Unfortunately for Ukraine, it is likely that 2016 will witness more fighting, either through an uprising from the Ukrainian far right, another outbreak in the east, or both. Ukraine’s defense budget has ballooned since 2014, with the 2016 budget slated to total nearly four billion USD. In keeping with the analysis of local observers, Ukraine appears to be gearing up for continued military engagement, presumably with Russia.
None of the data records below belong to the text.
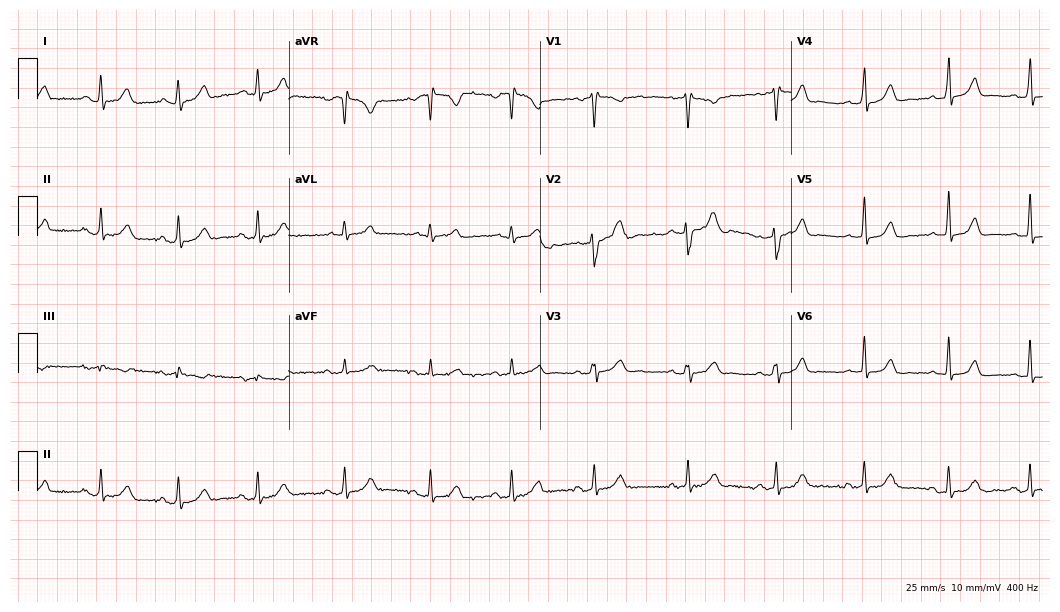
ECG (10.2-second recording at 400 Hz) — a 37-year-old woman. Labelled as a normal ECG.
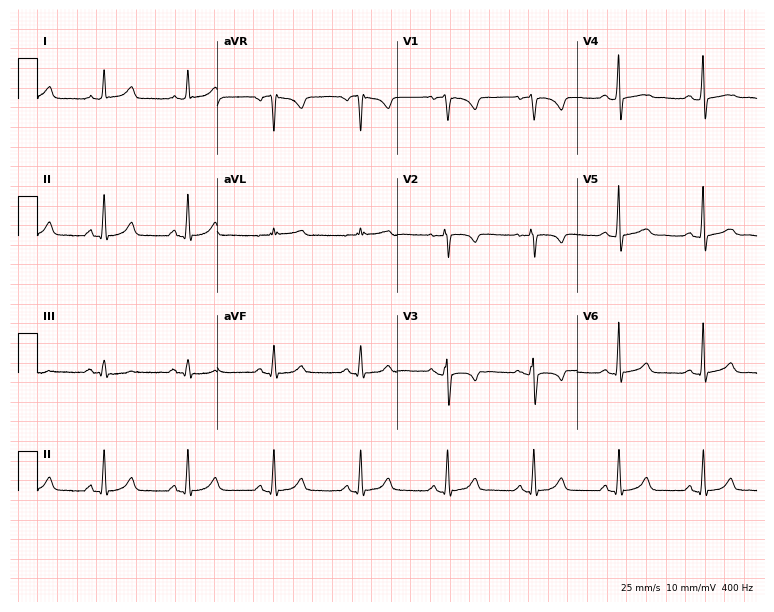
Electrocardiogram (7.3-second recording at 400 Hz), a 43-year-old woman. Of the six screened findings (first-degree AV block, right bundle branch block (RBBB), left bundle branch block (LBBB), sinus bradycardia, atrial fibrillation (AF), sinus tachycardia), none is recorded.
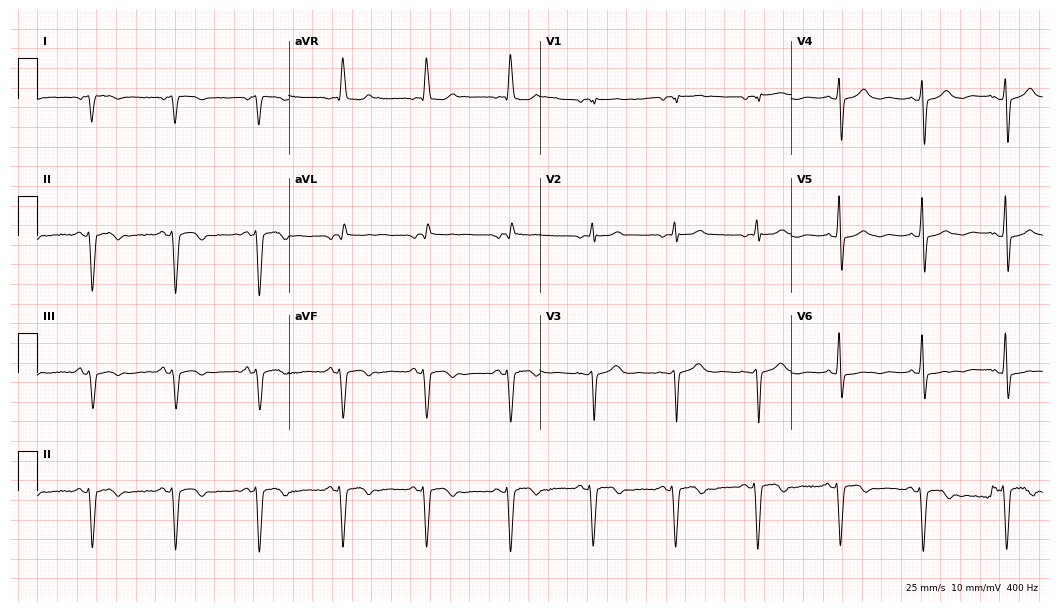
12-lead ECG from a 71-year-old female patient (10.2-second recording at 400 Hz). No first-degree AV block, right bundle branch block, left bundle branch block, sinus bradycardia, atrial fibrillation or sinus tachycardia recorded for this tracing.
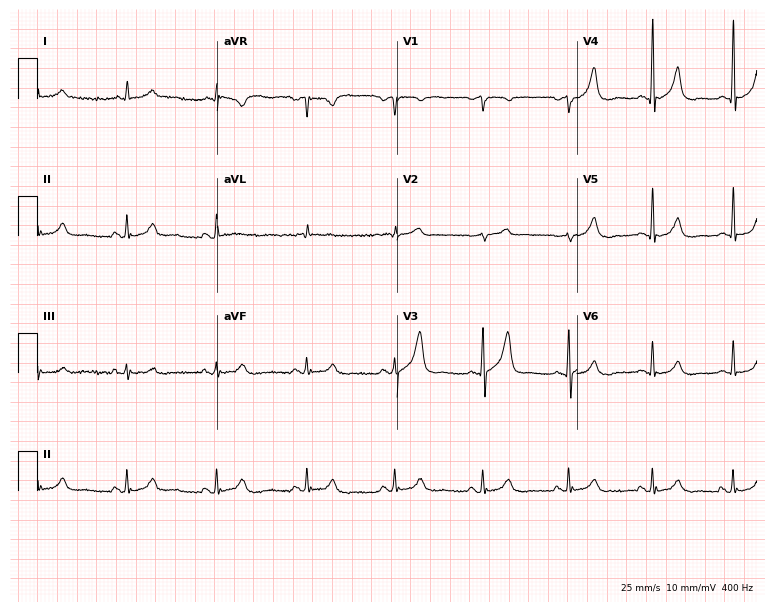
Standard 12-lead ECG recorded from a man, 66 years old (7.3-second recording at 400 Hz). None of these six findings is recorded: first-degree AV block, right bundle branch block, left bundle branch block, sinus bradycardia, atrial fibrillation, sinus tachycardia. Only these six findings were labelled.

The fear of instability and more war is ever-present in Ukraine, and the long-term consequences, especially for the displaced and chronically ill in the ATO zones, could be severe. When Ukraine once again thaws from its long winter, an outbreak of hostilities will significantly threaten civilian safety, as further fighting strains ruined and compromised infrastructure, the authorities in Donetsk and Luhansk continue to block humanitarian aid from international organizations, and the use of heavy weapons puts civilians at risk of indiscriminate shelling and firing. The worst outcome for 2016 would be an uprising provoked by the Right Sector, an event that would unravel even the current semblance of political structure, and thus accountability, with little hope of recovery or a peaceful settlement of the conflict in the east. The best safeguard for preserving stability, and safety for vulnerable populations, is for the Ukrainian government to implement reforms and deliver on its promises to Maidan protesters—effectively deflating the ire, and power, of Ukraine’s nationalists.